STRING_SPLIT needs "RemoveEmptyEntries" option, like String.Split in .NET
The new STRING_SPLIT built-in function is missing a feature that is available in its .NET counter-part: the option to "RemoveEmptyEntries" (as found in the StringSplitOptions enum). While it is possible to remove empty string entries after-the-fact, if the Connect Suggestion to add the Item Number is ever implemented ( https://connect.microsoft.com/SQLServer/Feedback/Details/2433171 ), then this suggestion is even more pertinent because wanting to remove empty entries would then still require a CTE, removing the benefit of having the built-in Item Number field:
;WITH split AS
SELECT vals.value, ROW_NUMBER() OVER (ORDER BY (SELECT NULL)) AS [ItemNum]
FROM STRING_SPLIT(@InputString, ',') vals
WHERE vals.value <> ''
String.Split ( https://msdn.microsoft.com/en-us/library/tabh47cf.aspx )
StringSplitOptions ( https://msdn.microsoft.com/en-us/library/system.stringsplitoptions.aspx )

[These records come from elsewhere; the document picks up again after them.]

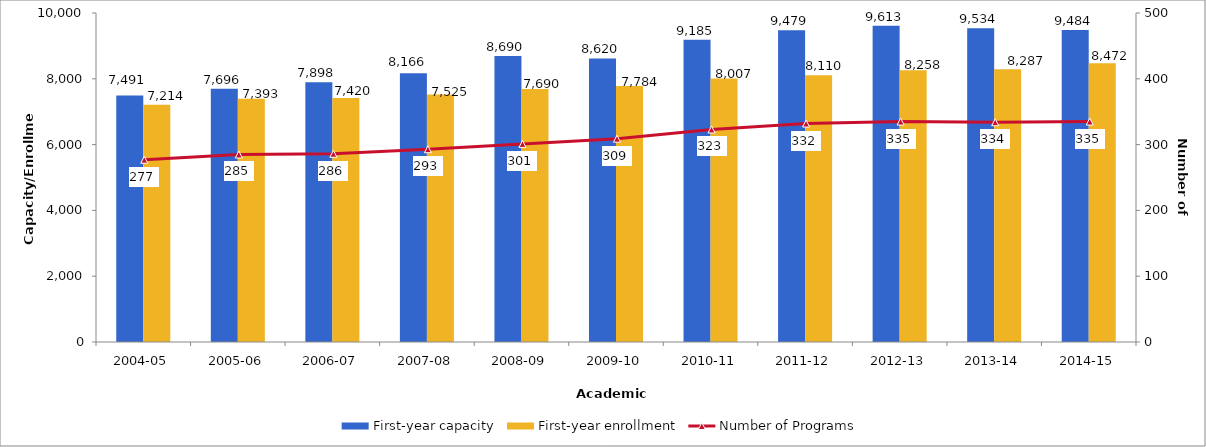
| Category | First-year capacity | First-year enrollment |
|---|---|---|
| 2004-05 | 7491 | 7214 |
| 2005-06 | 7696 | 7393 |
| 2006-07 | 7898 | 7420 |
| 2007-08 | 8166 | 7525 |
| 2008-09 | 8690 | 7690 |
| 2009-10 | 8620 | 7784 |
| 2010-11 | 9185 | 8007 |
| 2011-12 | 9479 | 8110 |
| 2012-13 | 9613 | 8258 |
| 2013-14 | 9534 | 8287 |
| 2014-15 | 9484 | 8472 |

Upvotes: 3<=-=Mar 12 2016 12:29PM=-=>
I would like to suggest an alternative:
Add a few more result columns, one of which can easily be filtered on to remove empty-input entries.

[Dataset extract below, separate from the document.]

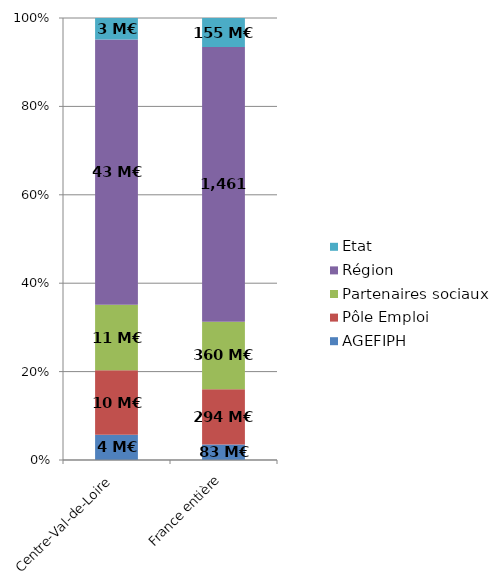
| Category | AGEFIPH | Pôle Emploi | Partenaires sociaux | Région | Etat |
|---|---|---|---|---|---|
| Centre-Val-de-Loire | 4.055 | 10.4 | 10.579 | 42.762 | 3.454 |
| France entière | 82.716 | 293.959 | 359.593 | 1461.057 | 154.74 |

1. Ordinal position in input
2. String position in input
3. Length of item in input
The length can easily be filtered on with a where clause and opens other applications.
I prefer this over complicating the function arguments to fit every conceivable scenario.
The listed columns are no overhead for any splitter function as they are part of its normal operation, just no exposed to T-SQL at this moment.
Whenever the optimized detects certain result columns are not used, it is normal operation to not include them in intermediate results and thus are no overhead at all.
Peter, while I like the idea of those additional columns, their existence is unrelated to the issue presented here:
1) There is no need to filter on length as one can already filter on "WHERE value <> ’’; " (as shown in my example in the Description above).
2) The issue here is not that it is difficult to remove the empty entries after the fact, but that if the Ordinal Position field is ever added, then removing the empty entries after the fact will leave gaps in those ordinal positions.
3) The request is for an optional parameter, not a required parameter. This would allow anyone to simply pass in just the two current input parameters and never even know that there was another option. This is currently done in many built-in T-SQL functions (e.g. the “style” parameter in the CONVERT function, the “database_id” parameter in the OBJECT_NAME function, the “start_location” parameter in the CHARINDEX function, etc).
4) On a very minor level, it keeps the API consistent with .NET, similar to how the FORMAT function was handled.